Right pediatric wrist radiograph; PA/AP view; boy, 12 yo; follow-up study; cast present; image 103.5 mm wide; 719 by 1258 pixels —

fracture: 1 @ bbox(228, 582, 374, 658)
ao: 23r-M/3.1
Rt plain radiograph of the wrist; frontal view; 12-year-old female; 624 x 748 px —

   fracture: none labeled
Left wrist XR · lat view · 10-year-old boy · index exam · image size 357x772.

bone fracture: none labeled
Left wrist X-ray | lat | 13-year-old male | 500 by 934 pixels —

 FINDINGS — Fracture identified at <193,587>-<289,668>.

=====

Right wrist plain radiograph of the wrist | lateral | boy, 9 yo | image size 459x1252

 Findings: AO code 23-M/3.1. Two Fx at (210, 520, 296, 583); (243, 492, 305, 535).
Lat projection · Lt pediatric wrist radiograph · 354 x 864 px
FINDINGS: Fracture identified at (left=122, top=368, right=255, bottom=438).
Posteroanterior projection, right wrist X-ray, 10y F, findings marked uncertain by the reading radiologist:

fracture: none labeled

=====

■ Work instruction:
Above are the records. Copy the lines beginning at the one that has "Right pediatric wrist" and ending with the one that has "FINDINGS — Fracture", unchanged.

■ Your response:
Right pediatric wrist radiograph; PA/AP view; boy, 12 yo; follow-up study; cast present; image 103.5 mm wide; 719 by 1258 pixels —

fracture: 1 @ bbox(228, 582, 374, 658)
ao: 23r-M/3.1
Rt plain radiograph of the wrist; frontal view; 12-year-old female; 624 x 748 px —

   fracture: none labeled
Left wrist XR · lat view · 10-year-old boy · index exam · image size 357x772.

bone fracture: none labeled
Left wrist X-ray | lat | 13-year-old male | 500 by 934 pixels —

 FINDINGS — Fracture identified at <193,587>-<289,668>.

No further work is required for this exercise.